Leverage, in the forex industry, is the practice of using a small amount of capital to control larger investments. It has also been termed by stock traders as trading on a margin. Leverage allows the investor to invest in the market with a small amount of money, as long as the broker offers a margin. It is also a way of ensuring profit even when the exchange rates of foreign currencies fluctuate.
Leverage can be considered a type of loan that a stockbroker provides to an investor. To be able to trade in forex with a leverage amount, an investor must have a margin account with a stockbroker. Luckily, no interest is charged on a margin amount given by a broker, so with a margin account, trading in forex can be very simple.
Of course there are advantages as well as disadvantages of leveraging. When working with a small capital, there are chances that investors can make a substantial amount of money. On the flip side, there is also a risk of losing a large amount of money when trading with leverage. The investor would have to be very familiar with how leverage works, and would also need a higher risk-taking ability.
Types of leverage amounts
The amount of leverage granted is usually fixed and depends on the broker. A broker may give out the leverage according to set regulations. These leverage amounts can vary from 50:1, 100:1, 200:1 and 400:1. Understanding this ratio is very simple. For every $1 that the investor has in the account, the broker will give out $50 for trading in forex. For instance, if an investor was given leverage at a 50:1 amount, and the investor had $1000 dollars in his/her account, he/she would be able to trade with up to $50,000 dollars. It is not necessary to use the entire $50,000 at once while trading. The limit up to which the investor can trade would be up to $50,000.
Similarly, a 200:1 ratio of a leverage amount would mean that for every $1 in the investor’s account, the broker would give out $200. The 100:1 leverage amount is the most common type of amount given out by a broker for a standard lot account. Typically, an investor has the ability to control a whopping $200,000 with a standard $2000 minimum deposit amount in the account. On a mini lot account, the most common type of leverage provided is 200:1. For these types of account, $300 is usually the minimum deposit amount, and it opens up an opportunity to control $60,000 worth of trades.
Stockbrokers sometimes offer a 400:1 leverage amount. However, it is important to be cautious when dealing with this amount. With the 400:1 amount, the investor can be left completely penniless within a short period of time.
Risks involved in leverage
As with any other types of investments, trading in forex with leverage can be equally risky. It is wiser to work with a small amount of leverage, which is what professional traders normally do. This prevents loss of a substantial amount of money, when trading does not go as planned. For example, if an investor has invested in foreign currency, and the value of the currency goes in the wrong direction, the investor can suffer great losses.
Professional traders often trade with a leverage ratio of 10:1 or 20:1. Contrary to popular belief, stockbrokers allow this amount as well, as long as the investor deposits a larger sum, and trades fewer times. To prevent huge losses in forex trading, traders make use of stop and limit orders, which are stricter trading styles. Many investors believe that when they have a leverage amount, they need to invest the entire amount.
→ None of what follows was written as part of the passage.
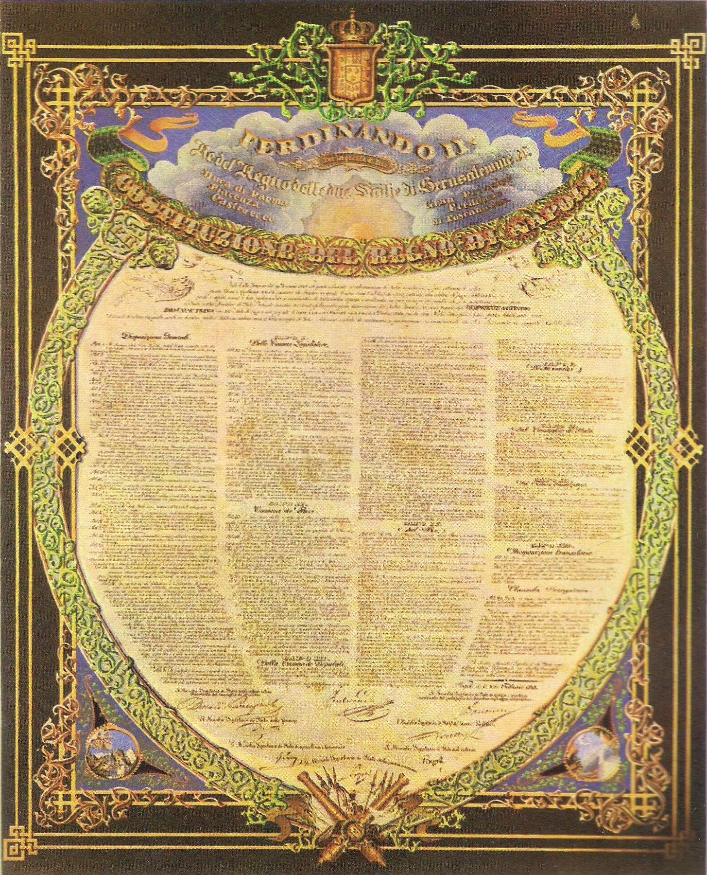 La costituzione concessa da Ferdinando II nel 1848 per il Regno delle Due Sicilie.
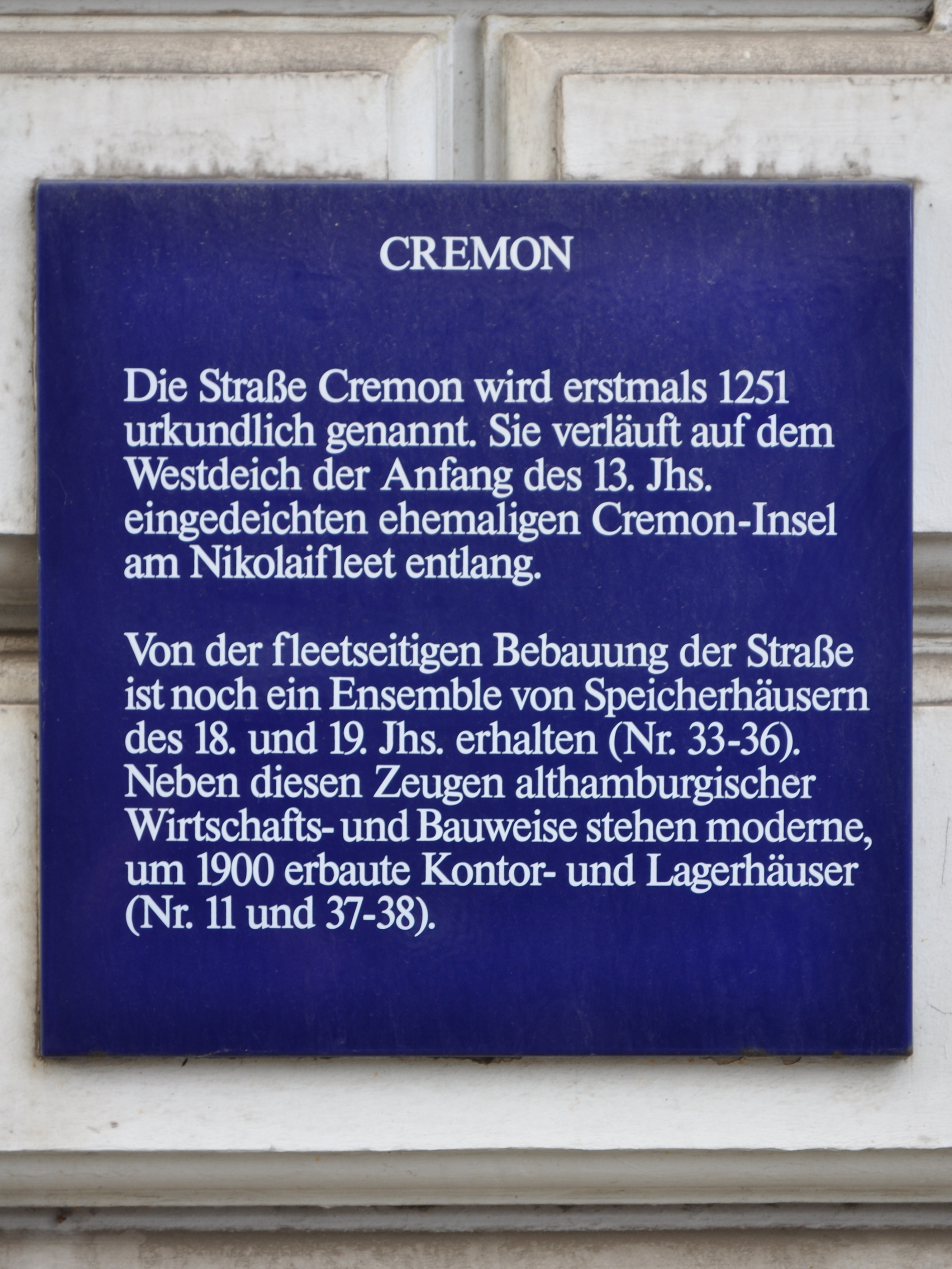 Informationstafel des Hamburger Tafelprogramms in der Straße Cremon.

This is a common mistake made by investors. Leverage, when used in small amounts, can lead to more profit, and reduce the chance of losing the complete amount.
When working with leverage, it is important to remember that the risk factors are quite high. It is always better to use less leverage. Traders who are novices in the area of forex trading should take some time to thoroughly understand how leverage works, and then use the leveraging strategy. This ensures minimum loss, and more profit in trading.